Fish tanks kinda suck ventilation and access wise for dart frogs. I have been through several setups with fans for this tank trying to get it right. This simple one seems to work best for me. The top is all glass with 2 screened holes 2" across with 2 of these 2510 Gdstime 12V 0.08 A DC 25X25X10mm 2Pin 25mm Brushless Fan Mini Cooling | eBay sitting on the screen blowing into the tank all the time. 

I just wired them to a 12v thrift store wall wart by testing what combo of hot and neutral got them blowing in the right direction and twisting the wires together, folding the twisted part flat to the wires and putting a piece of heat shrink over it.


----------



## bulbophyllum (Feb 6, 2012)

JasonE said:


> You really don't want your fan blowing into the vivarium. If you're placing it outside then you'd want it over the vent blowing out, that way air is being brought in through your other vents to create a good air circulation


I agree with this in general. It is more complicated then that though.
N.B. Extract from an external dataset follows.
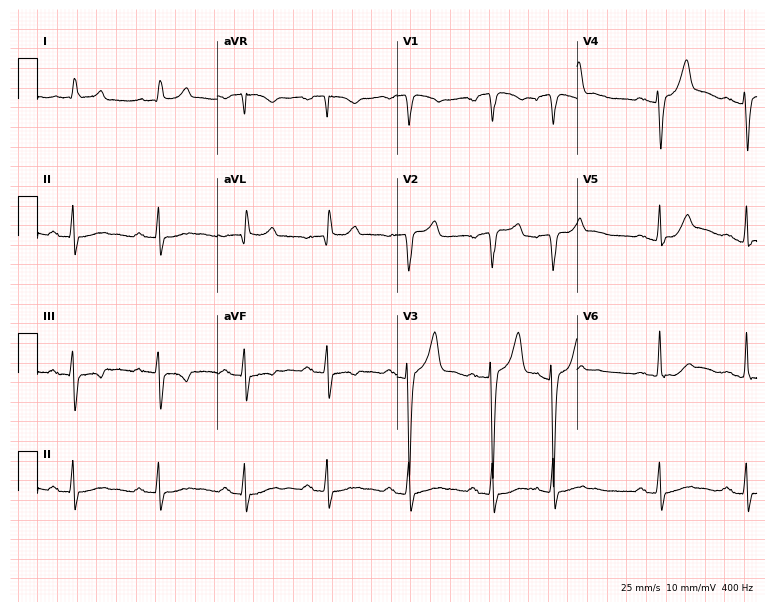
Electrocardiogram, a male patient, 64 years old. Overall reading on record: normal ECG.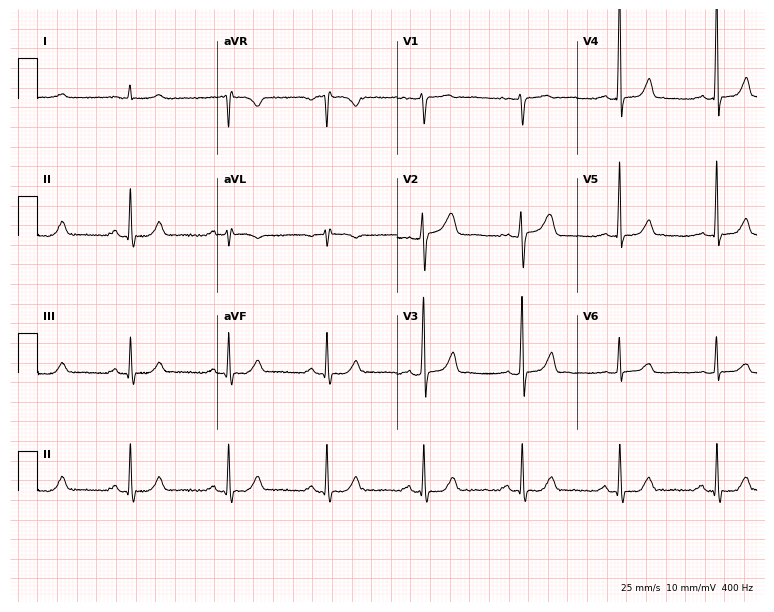
Standard 12-lead ECG recorded from a 65-year-old female. None of these six findings is recorded: first-degree AV block, right bundle branch block, left bundle branch block, sinus bradycardia, atrial fibrillation, sinus tachycardia. Other findings, if any, are not listed.

I'm not trying to pick nits here.


----------



## eMCRay (Mar 24, 2020)

Agree with some of the others - don't have a huge fan pointing into your viv.

BUT - it is important to have air movement in your viv. If you donÄt have enough vents (under door + roof at a minimum) you should add a fan inside. 

I generally do both - add a fan inside (make sure isolated / waterproofed) that will suck air in. Trick here will be to mount it against the roof but 1-2 inches away from a vent and pulling air downward (so outside air in / air gets pulled away from the vent). You need to mount it some distance away from the vent so it will pull in a mixture of outside and viv air.

This has a few benefits

Some rooms fluctuate heavily in ambient humidity (high in summer, low in winter), so you will want to regulate that. This is easy to do by just covering up the vent with the fan underneath
In the winter / low ambient humidity it will therefore draw / circulate more viv air, in the summer the opposite; all you have to do is cover up the vent a little

Strong air flow in the viv prevents mold and creates drier and wetter microclimates (I even see my frogs hanging out directly underneath or on top of the fan sometimes)
Rest of the vents will have passive ventilation (regardless of what the fan does)


----------



## Chbgator (Nov 21, 2020)

I used Coolerguys 80mm (80X80X25) High Airflow Waterproof IP67 12v Fan in my Vivarium, mostly because they are IP67 rated and I don't have to worry about moisture with that rating. Sure they cost a little more but for piece of mind I think it's worth it.


----------